I asked the readers of my monthly newsblast six questions on 21 November. Two were about their age and sex, one was about how they felt about the future of wildlife in the UK, and three were about politics.
Here are the responses of 464 people up until I closed the poll yesterday at 6pm (although almost all (79%) of the responses were from 21-23 November).
The respondents are quite like me – unsurprisingly: around my age and predominantly of my sex.


They also were strongly skewed towards voting Labour at the last general election.

But they are heading for other parties, predominantly Green in their current thoughts.

Just looking at the 199 folk who say they voted Labour in July 2024 and who indicated how they would vote in a general election tomorrow then only 28 would still vote Labour. 118 of those 199 say they would switch to the Greens (E&W), 30 to the Liberal Democrats and smaller numbers across other political parties or (not voting) but none to the Conservatives.
Recipients of my monthly newsblast are interested in nature – how do they feel about it?

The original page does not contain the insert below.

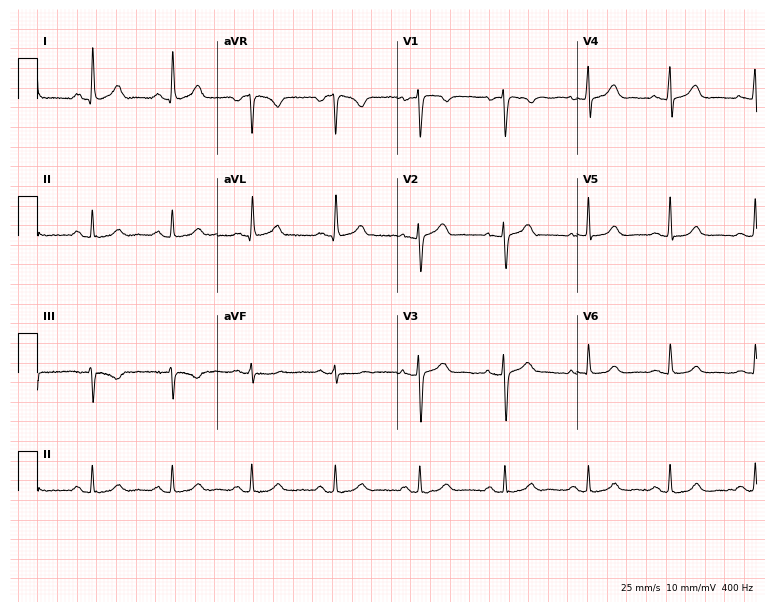
12-lead ECG (7.3-second recording at 400 Hz) from a woman, 44 years old. Labelled as a normal ECG.

And how do they think the current Westminster government is doing on the environment?

My interpretation of these results: these results are easy to interpret! This small and unrepresentative group of middle-aged or simply aged electors who are the type of people who notice the plants growing in the pavements and the fields and the birds flying overhead are hugely concerned about the state of British wildlife and think the government is doing a bad job on the environment. They voted Labour in the last general election because they were fed up with the Conservatives and gave Labour a chance. They now aren’t so much feeling buyers’ remorse but a mixture of buyers’ anger and buyers’ despair. They feel that Labour can’t be trusted any more than the Conservatives and are looking around for a political party who could do better. The Greens will be the main beneficiaries.
It’s probably a long time until the next general election and everything and anything could change. Hardly anyone votes primarily on environmental grounds alone but at a time of rapid biodiversity loss and climate change those issues loom very large in some people’s minds and those responding to this poll are some of those people. Labour has blown it with this group of people. I doubt they will win them all, us all, back, and at the moment there is no sign that they will even try.